= Beginning of Section =

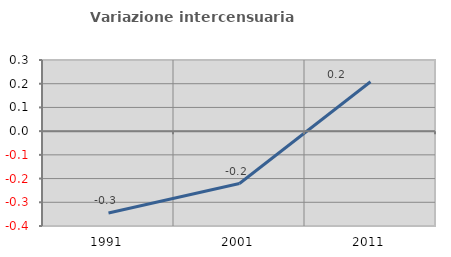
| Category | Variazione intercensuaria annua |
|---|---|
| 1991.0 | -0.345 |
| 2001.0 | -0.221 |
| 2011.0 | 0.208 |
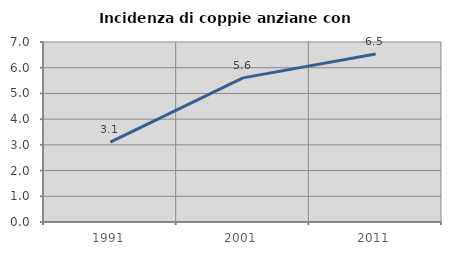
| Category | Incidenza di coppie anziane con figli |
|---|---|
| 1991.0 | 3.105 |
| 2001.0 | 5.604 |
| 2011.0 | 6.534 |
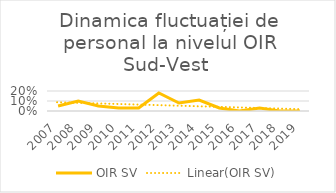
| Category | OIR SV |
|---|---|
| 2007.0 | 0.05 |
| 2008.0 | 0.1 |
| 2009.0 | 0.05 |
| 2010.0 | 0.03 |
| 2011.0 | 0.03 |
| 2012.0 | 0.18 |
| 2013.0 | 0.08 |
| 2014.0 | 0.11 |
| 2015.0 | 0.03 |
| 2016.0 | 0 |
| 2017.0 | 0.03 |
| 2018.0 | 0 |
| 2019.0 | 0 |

= End of Section =
= Beginning of Section =

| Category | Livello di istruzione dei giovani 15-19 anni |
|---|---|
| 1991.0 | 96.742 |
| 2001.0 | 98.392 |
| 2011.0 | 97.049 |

= End of Section =

Exact duplication is required for the lines above, from the line that contains "2007.0 | 0.05 |" to the line that contains "2019.0 | 0 |", inclusive; omit all others.

§ **Exercise answer**
| 2007.0 | 0.05 |
| 2008.0 | 0.1 |
| 2009.0 | 0.05 |
| 2010.0 | 0.03 |
| 2011.0 | 0.03 |
| 2012.0 | 0.18 |
| 2013.0 | 0.08 |
| 2014.0 | 0.11 |
| 2015.0 | 0.03 |
| 2016.0 | 0 |
| 2017.0 | 0.03 |
| 2018.0 | 0 |
| 2019.0 | 0 |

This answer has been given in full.